I lost my horse when he as 22. I don't think his age had anything to do with his death, but I won't look at one older than 10.

it is totally emotional, not logical. My heart hurts too much so let the wink take effct right now.

i will go get her and take her to a rescue. pay her fee, foster for a little while. I just don't want to give her my heart. It still hurts.


----------



## coppers-mom (Jan 9, 2009)




----------



## goldencontriever3 (Nov 7, 2008)

Oh Teresa thank you for offering to pick this beautiful girl up and maybe foster her for a little while. Hopefully GGRLC will be able to take her into their program.

You will know when the time is right for you to open your heart. Unfortunately we all know the hurt you are feeling. Hugs


----------



## bluedog (Dec 6, 2010)

I hope you get her. I rescued my Blue boy at 5 and I had him for 6 years..best dog I ever had. I got him at 56 lbs and he was 88 when he finally got healthy. He might have been a mix but he was golden to me. He never stopped thanking me for saving him. Good Luck, and thank you.


----------



## coppers-mom (Jan 9, 2009)

I'm working on getting her out of there.

They close at 4:00. I'm calling the lady who called me for Copper and Chance.


----------



## goldencontriever3 (Nov 7, 2008)

Bless you Teresa


----------



## coppers-mom (Jan 9, 2009)

Still working on it.


----------



## coppers-mom (Jan 9, 2009)

I called a friend who contacted the shelter. Marmalade has a potential adopter coming on Monday and "some rescues interested in her". You must have an a appointment to go see the dogs so I cannot jump the gun and get there before the person with the Monday appointment.

Please do not e-mail or contact the shelter. It will honestly only make things more difficult with this particular shelter. If the potential adopter falls through and there is no rescue, my friend will be notified and I will go get her.

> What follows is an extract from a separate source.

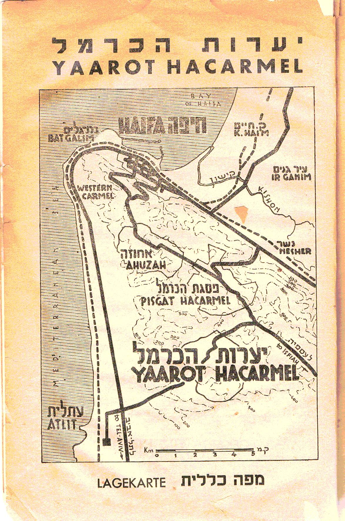 Yaarot Hacarmel Settlers Assocatoin Ltd brochure חוברת הפרסום של תכנית יערות הכרמל להקמת יישוב בהר הכרמל באזור חוות משמר הכרמל, גבעת וולפסון קיבוץ בית אורן של היום. פעילות שהחלה בשנות השלושים של המאה העשרים. החוברת כללה פרסום בעברית ובגרמנית

I just wish it could happen a whole lot sooner.


----------



## C's Mom (Dec 7, 2009)

Thank you so much for keeping an eye out for this girl. I feel happier knowing that she will be out of there in 4 days!!!!!


----------



## Dallas Gold (Dec 22, 2007)

coppers-mom said:


> My heart hurts too much so let the wink take effct right now.
> 
> i will go get her and take her to a rescue. pay her fee, foster for a little while. I just don't want to give her my heart. It still hurts.

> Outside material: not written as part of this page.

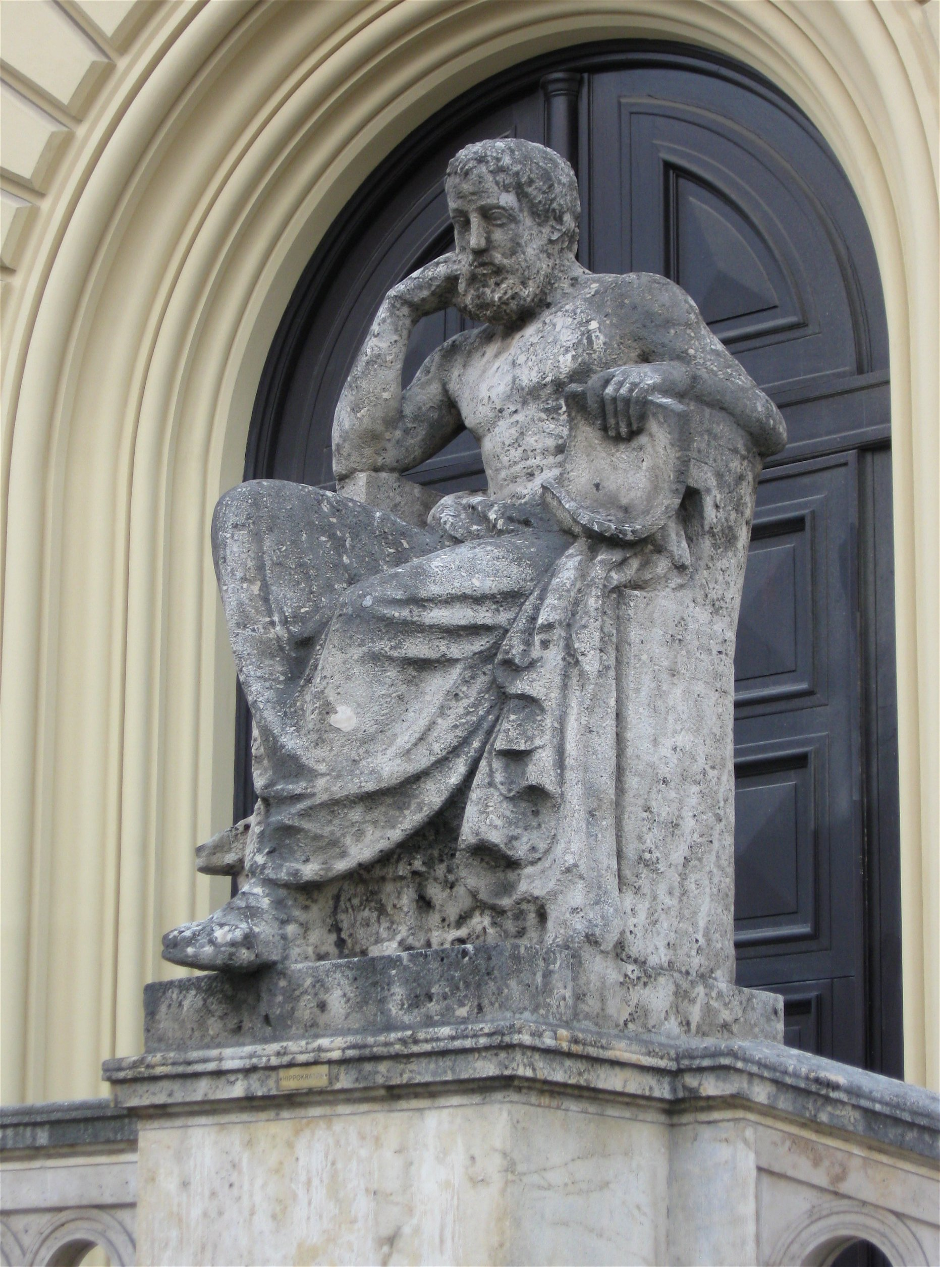 München, Ludwigstraße 16; Bayerische Staatsbibliothek, 1832–39 von Friedrich von Gärtner; Hippokrates-Denkmal vor dem Eingangsportal, Kopie von Karl Krohe (nach dem 2.Weltkrieg); Das Original von Francesco Sanguinetti (Entwurf: Ludwig Michael Schwanthaler) befindet sich seit 1964 auf dem Schulpark der Grundschule in Bernau am Chiemsee (Denkmal D-1-87-118-44).

I totally understand your sentiments. God's winked at me twice with possibilities since losing Barkley--and we just aren't there yet. It does hurt. Both dogs had a special issue or a physical feature that reminded me of our Barkley--and that made it hurt even more.


----------



## Karen519 (Aug 21, 2006)

*Teresa*

Coppers-Mom:

Got an email from Virg. Pearson of Grateful Goldens-she asked that Terry and I forward the email to Teresa, so I think she is talking about you.
I sent you Virginia's email-maybe you should call her first to find out exactly what she needs.


----------



## Merlins mom (Jun 20, 2007)

Any more news on this girl? Just seeing this tonight. She looks Golden to me, but ya never know with pics. I will contact our intake person to see if she's heard about her yet.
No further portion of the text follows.